Enforcement and Supply Reduction
- The White House Office of National Drug Control Policy's High Intensity Drug Trafficking Areas program is funding an unprecedented network of public health and law enforcement partnerships to address the heroin threat across 15 states.
- In October of 2015, DOJ’s Office of Community Oriented Policing Services (COPS Office) awarded $6 million through the Anti-Heroin Task Force Program, which is designed to advance public safety by providing funds to investigate illicit activities related to the distribution of heroin or unlawful distribution of prescriptive opioids, or unlawful heroin and prescription opioid traffickers through statewide collaboration.
- DOJ’s enforcement efforts include targeting the illegal opioid supply chain, thwarting doctor-shopping attempts, and disrupting so-called “pill mills.”
- DOJ has cracked down on those who use the Internet to buy and sell controlled substances.
- DEA agents and investigators are integrating with other federal, state, and local law enforcement officers in 66 Tactical Diversion Squads stationed across 41 states, Puerto Rico, and the District of Columbia.

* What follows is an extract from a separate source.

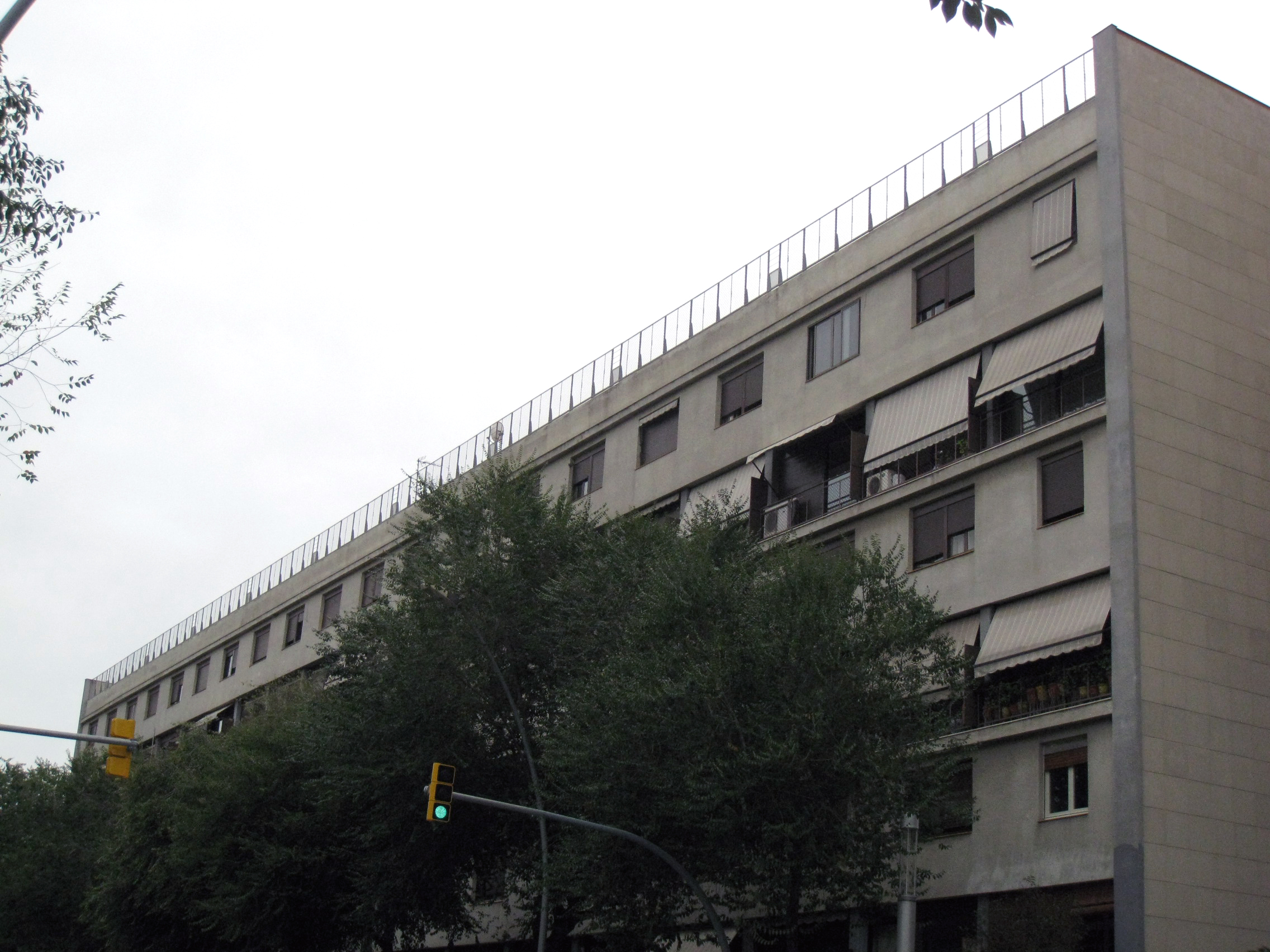 Casa Bloc, edifici racionalista construït pels arquitectes Josep L. Sert, Joan B. Subirana i Josep Torres (1932-1936) a Sant Andreu (Barcelona), a l'avinguda de Torras i Bages núm. 91-105.

Outcomes of this effort include the largest pharmaceutical-related takedown in the DEA’s history in an operation that resulted in 280 arrests.
- Since 2007, through the Merida Initiative, the Department of State has been working with the Government of Mexico to help build the capacity of Mexico’s law enforcement and justice sector institutions to disrupt drug trafficking organizations and to stop the flow of illicit drugs including heroin from Mexico to the United States.